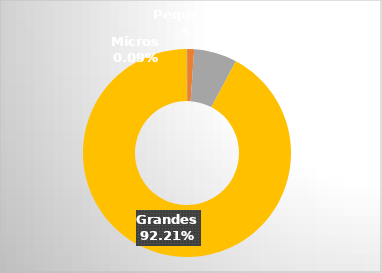
| Category | Series 0 |
|---|---|
| Micros | 17887.17 |
| Pequeños | 190528.16 |
| Medianos | 1261625.06 |
| Grandes | 17398203.23 |
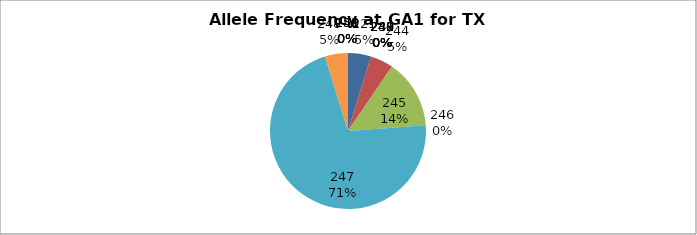
| Category | Series 0 |
|---|---|
| 221.0 | 0.048 |
| 238.0 | 0 |
| 239.0 | 0 |
| 240.0 | 0 |
| 241.0 | 0 |
| 242.0 | 0 |
| 243.0 | 0 |
| 244.0 | 0.048 |
| 245.0 | 0.143 |
| 246.0 | 0 |
| 247.0 | 0.714 |
| 248.0 | 0.048 |
| 249.0 | 0 |
| 250.0 | 0 |
| 251.0 | 0 |
| 253.0 | 0 |
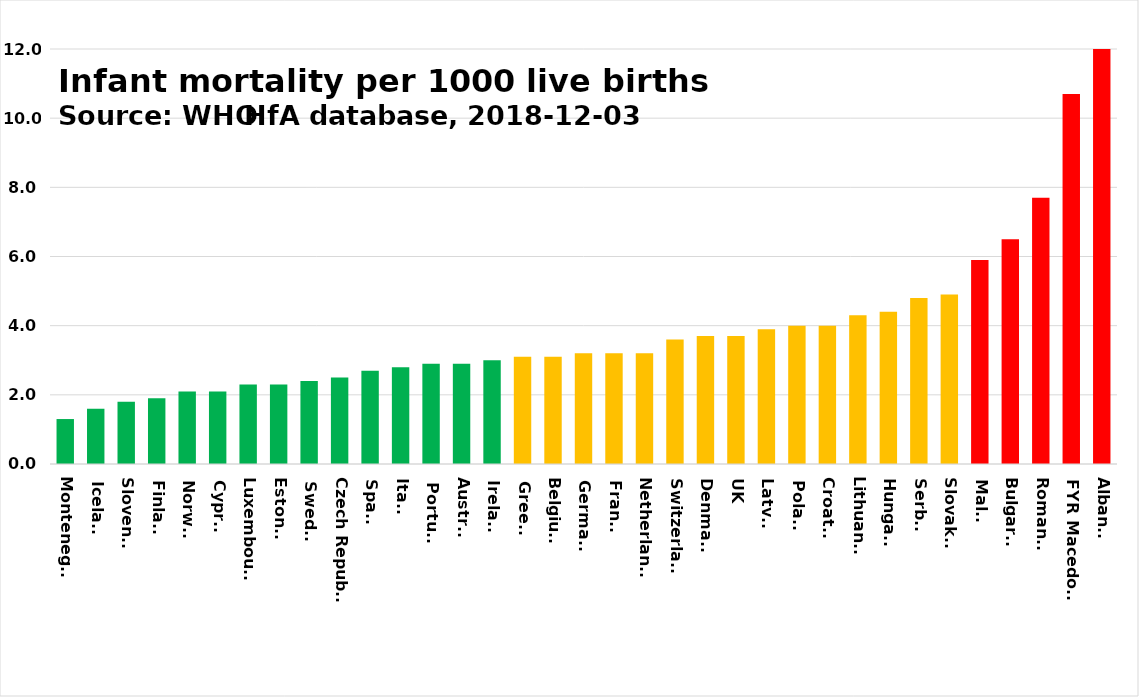
| Category | Series 0 |
|---|---|
| Montenegro | 1.3 |
| Iceland | 1.6 |
| Slovenia | 1.8 |
| Finland | 1.9 |
| Norway | 2.1 |
| Cyprus | 2.1 |
| Luxembourg | 2.3 |
| Estonia | 2.3 |
| Sweden | 2.4 |
| Czech Republic | 2.5 |
| Spain | 2.7 |
| Italy | 2.8 |
| Portugal | 2.9 |
| Austria | 2.9 |
| Ireland | 3 |
| Greece | 3.1 |
| Belgium | 3.1 |
| Germany | 3.2 |
| France | 3.2 |
| Netherlands | 3.2 |
| Switzerland | 3.6 |
| Denmark | 3.7 |
| UK | 3.7 |
| Latvia | 3.9 |
| Poland | 4 |
| Croatia | 4 |
| Lithuania | 4.3 |
| Hungary | 4.4 |
| Serbia | 4.8 |
| Slovakia | 4.9 |
| Malta | 5.9 |
| Bulgaria | 6.5 |
| Romania | 7.7 |
| FYR Macedonia | 10.7 |
| Albania | 12 |
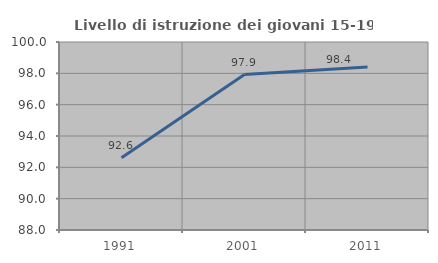
| Category | Livello di istruzione dei giovani 15-19 anni |
|---|---|
| 1991.0 | 92.618 |
| 2001.0 | 97.922 |
| 2011.0 | 98.409 |
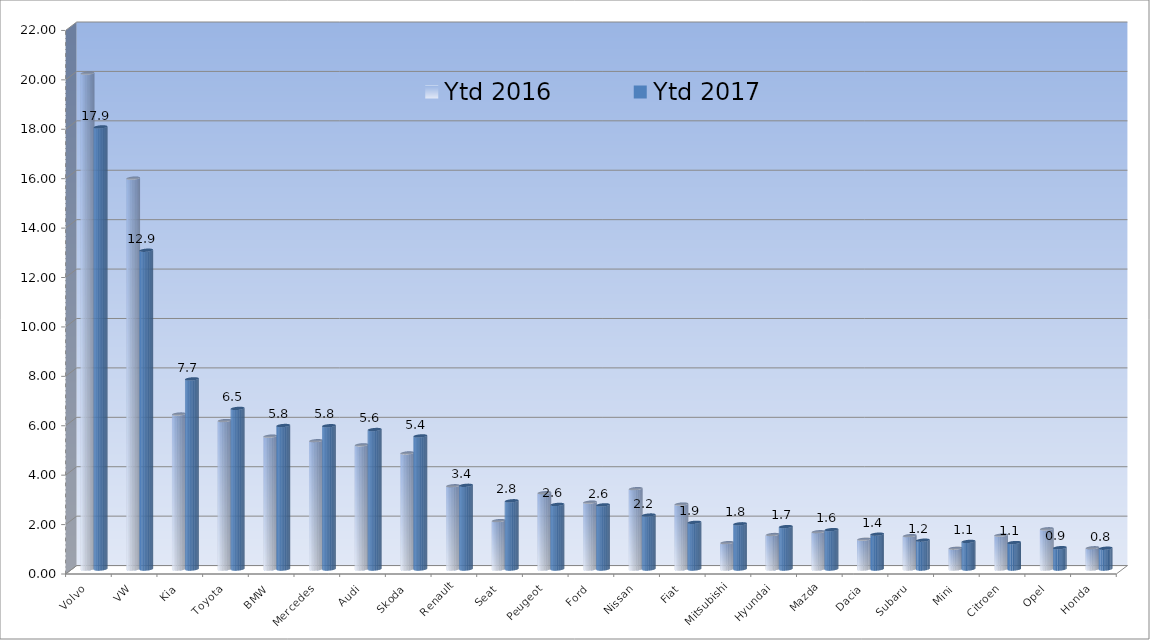
| Category | Ytd 2016 | Ytd 2017 |
|---|---|---|
| Volvo | 20.069 | 17.893 |
| VW | 15.819 | 12.902 |
| Kia | 6.271 | 7.695 |
| Toyota | 6.007 | 6.5 |
| BMW | 5.376 | 5.808 |
| Mercedes | 5.193 | 5.8 |
| Audi | 5.024 | 5.645 |
| Skoda | 4.696 | 5.386 |
| Renault | 3.368 | 3.387 |
| Seat | 1.958 | 2.761 |
| Peugeot | 3.087 | 2.614 |
| Ford | 2.705 | 2.596 |
| Nissan | 3.252 | 2.184 |
| Fiat | 2.627 | 1.889 |
| Mitsubishi | 1.067 | 1.829 |
| Hyundai | 1.395 | 1.716 |
| Mazda | 1.508 | 1.593 |
| Dacia | 1.207 | 1.409 |
| Subaru | 1.349 | 1.166 |
| Mini | 0.842 | 1.116 |
| Citroen | 1.37 | 1.07 |
| Opel | 1.627 | 0.863 |
| Honda | 0.858 | 0.841 |
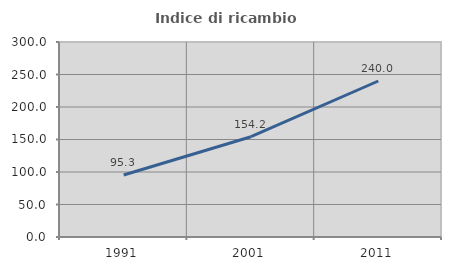
| Category | Indice di ricambio occupazionale  |
|---|---|
| 1991.0 | 95.312 |
| 2001.0 | 154.237 |
| 2011.0 | 240 |
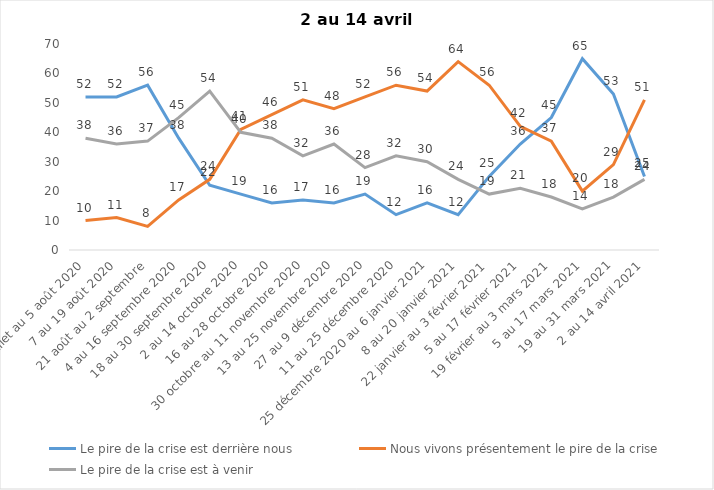
| Category | Le pire de la crise est derrière nous | Nous vivons présentement le pire de la crise | Le pire de la crise est à venir |
|---|---|---|---|
| 24 juillet au 5 août 2020 | 52 | 10 | 38 |
| 7 au 19 août 2020 | 52 | 11 | 36 |
| 21 août au 2 septembre | 56 | 8 | 37 |
| 4 au 16 septembre 2020 | 38 | 17 | 45 |
| 18 au 30 septembre 2020 | 22 | 24 | 54 |
| 2 au 14 octobre 2020 | 19 | 41 | 40 |
| 16 au 28 octobre 2020 | 16 | 46 | 38 |
| 30 octobre au 11 novembre 2020 | 17 | 51 | 32 |
| 13 au 25 novembre 2020 | 16 | 48 | 36 |
| 27 au 9 décembre 2020 | 19 | 52 | 28 |
| 11 au 25 décembre 2020 | 12 | 56 | 32 |
| 25 décembre 2020 au 6 janvier 2021 | 16 | 54 | 30 |
| 8 au 20 janvier 2021 | 12 | 64 | 24 |
| 22 janvier au 3 février 2021 | 25 | 56 | 19 |
| 5 au 17 février 2021 | 36 | 42 | 21 |
| 19 février au 3 mars 2021 | 45 | 37 | 18 |
| 5 au 17 mars 2021 | 65 | 20 | 14 |
| 19 au 31 mars 2021 | 53 | 29 | 18 |
| 2 au 14 avril 2021 | 25 | 51 | 24 |

## [Goal of the exercise]
Repeat word for word the lines running from the line containing "65 | 20 | 14 |" to the end of the entries above, inclusive.

## [Answer area]
| 5 au 17 mars 2021 | 65 | 20 | 14 |
| 19 au 31 mars 2021 | 53 | 29 | 18 |
| 2 au 14 avril 2021 | 25 | 51 | 24 |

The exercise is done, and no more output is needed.